Information Governance and Predictive Coding


Predictive coding, also known as computer assisted coding and technology assisted review, all refer to the act of using computers and software applications which use machine learning algorithms to enable a computer to learn from records presented it (usually from human attorneys) as to what types of content are potentially relevant to a given legal matter. After a sufficient number of examples are provided by the attorneys, the technology is given access to the entire potential corpus (records/data) to sort through and find records that, based on its “learning”, are potentially relevant to the case.

This automation can dramatically reduce costs due to the fact that computers, instead of attorneys conduct the first pass culling of potentially millions of records.

Predictive coding has several very predictable dependencies that need to be addressed to be accepted as a useful and dependable tool in the eDiscovery process. First, which documents/records are used and who chooses them to “train the system”? This training selection will almost always be conducted by attorneys involved with the case.

The second dependency revolves around the number of documents used for the training. How many training documents are needed to provide the needed sample size to enable a dependable process?

And most importantly, do the parties have access to all potentially relevant documents in the case to draw the training documents from? Remember, potentially relevant documents can be stored anywhere. For predictive coding, or any other eDiscovery process to be legally defensible, all existing case related documents need to be available. This requirement highlights the need for effective information management by all in a given organization.

As the courts adopt, or at least experiment with predictive coding, as Judge Peck did in Monique Da Silva Moore, et al., v. Publicis Groupe & MSL Group, Civ. No. 11-1279 (ALC)(AJP) (S.D.N.Y. February 24, 2012, an effective information management program will become key to he courts adopting this new technology.

Advertisement

The ROI of Information Management


Information, data, electronically stored information (ESI), records, documents, hard copy files, email, stuff—no matter what you call it; it’s all intellectual property that your organization pays individuals to produce, interpret, use and export to others. After people, it’s a company’s most valuable asset, and it has many CIOs, GCs and others responsible asking: What’s in that information; who controls it; and where is it stored?

In simplest terms, I believe that businesses exist to generate and use information to produce revenue and profit.  If you’re willing to go along with me and think of information in this way as a commodity, we must also ask: How much does it cost to generate all that information? And, what’s the return on investment (ROI) for all that information?

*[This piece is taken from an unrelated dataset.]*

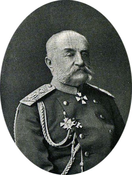 Генерал-адъютант Артур Адамович Непокойчицкий, начальник штаба действующей армии

The vast majority of information in an organization is not managed, not indexed, not backed up and, as you probably know or could guess, is rarely–if ever–accessed. Consider for a minute all the data in your company that is not centrally managed and  not easily available. This data includes backup tapes, share drives, employee hard disks, external disks, USB drives, CDs, DVDs, email attachments  sent outside the organization and hardcopy documents hidden away in filing cabinets.

Here’s the bottom line: If your company can’t find information or  doesn’t know what it contains, it is of little value. In fact, it’s valueless.

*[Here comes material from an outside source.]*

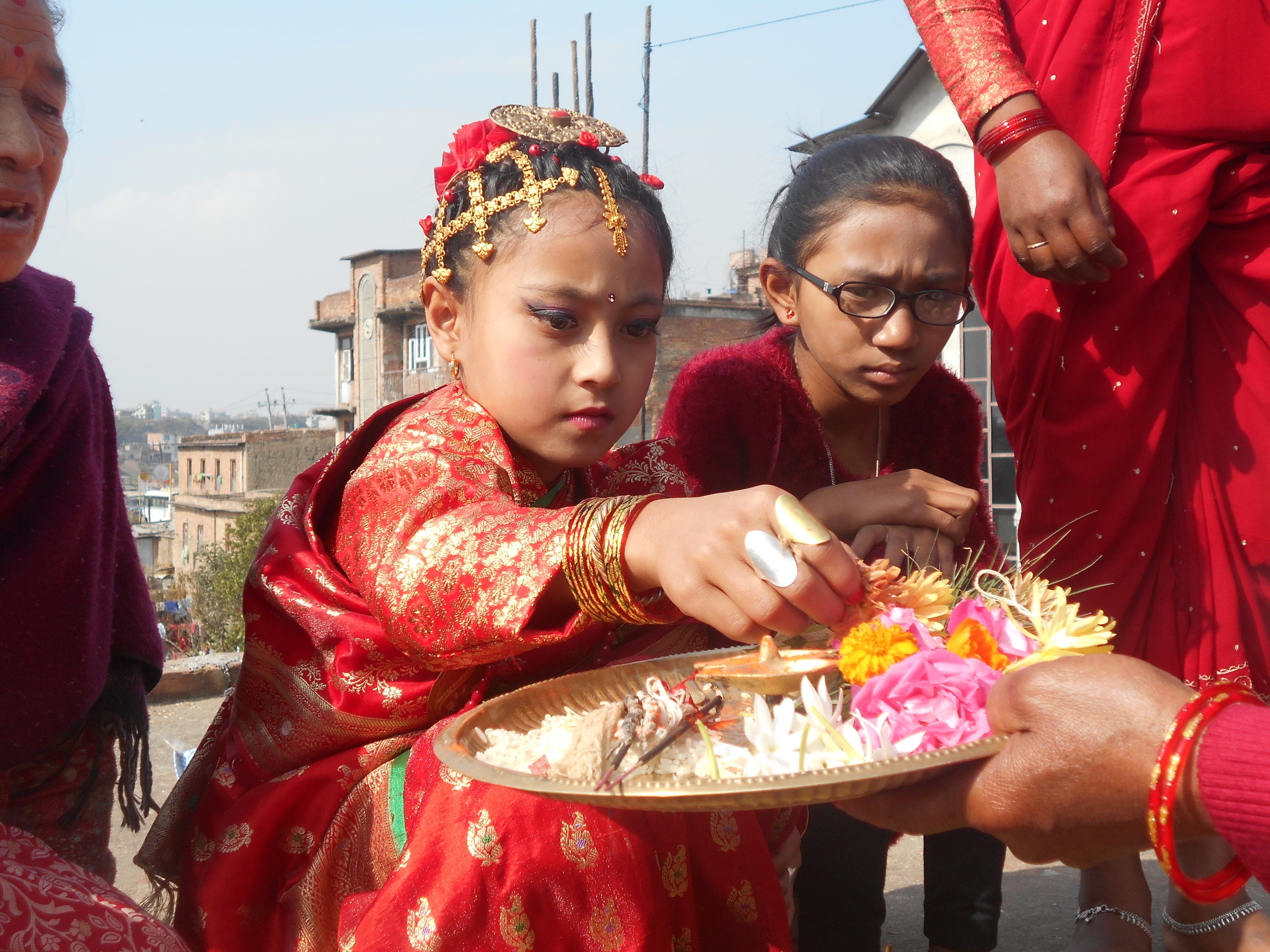 नेपाली: सुर्यदर्शन (गुफा राख्ने)

Now consider the amount of money the average company spends on an annual basis for the production, use and storage of information. These expenditures span:

  • Employee salaries. Most employees are in one way or another hired to produce, digest and act on information.
  • Employee training and day-to-day help-desk support.
  • Computers for each employee
  • Software
  • Email boxes
  • Share drives, storage
  • Backup systems
  • IT employees for data infrastructure support

In one way or another, companies exist to create and utilize information. So… do you know where all your information is and what’s in it? What’s your organization’s true ROI on the production and consumption of your information in your entire organization? How much higher could it be if you had complete control if it?

As an example, I have approximately 14.5 GB of Word documents, PDFs, PowerPoint files, spreadsheets, and other types of files in different formats that I’ve either created or received from others. Until recently, I had 3.65 GB of emails in my email box both on the Exchange server and mirrored locally on my hard disk. Now that I have a 480 MB mailbox limit imposed on me, 3.45 GB of those emails are now on my local hard disk only.

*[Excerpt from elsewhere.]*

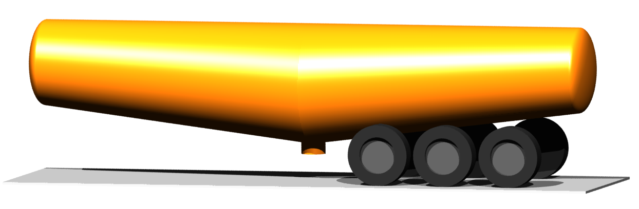 Schematisches Modell eines Kippsilofahrzeugs in Bauform 'Banane'.

How much real, valuable information is contained in the collective 18 GB on my laptop? The average number of pages of information contained in 1 GB is conservatively 10,000. So 18 GB of files equals approximately 180,000 pages of information for a single employee that is not easily accessible or searchable by my organization. Now also consider the millions of pages of hardcopy records existing in file cabinets, microfiche and long term storage all around the company.

The main question is this: What could my organization do with quick and intelligent access to all of its employees’ information?

The more efficient your organization is in managing and using information, the higher the revenue and hopefully profit per employee will be.

Organizations need to be able to “walk the fence” between not impeding the free flow of information generation and sharing, and having a way for the organization as a whole to  find and use that information. Intelligent access to all information generated by an organization is key to effective information management.

Organizations spend huge sums of money to generate information…why not get your money’s worth? This future capability is the essence of true information management and much higher ROIs for your organization.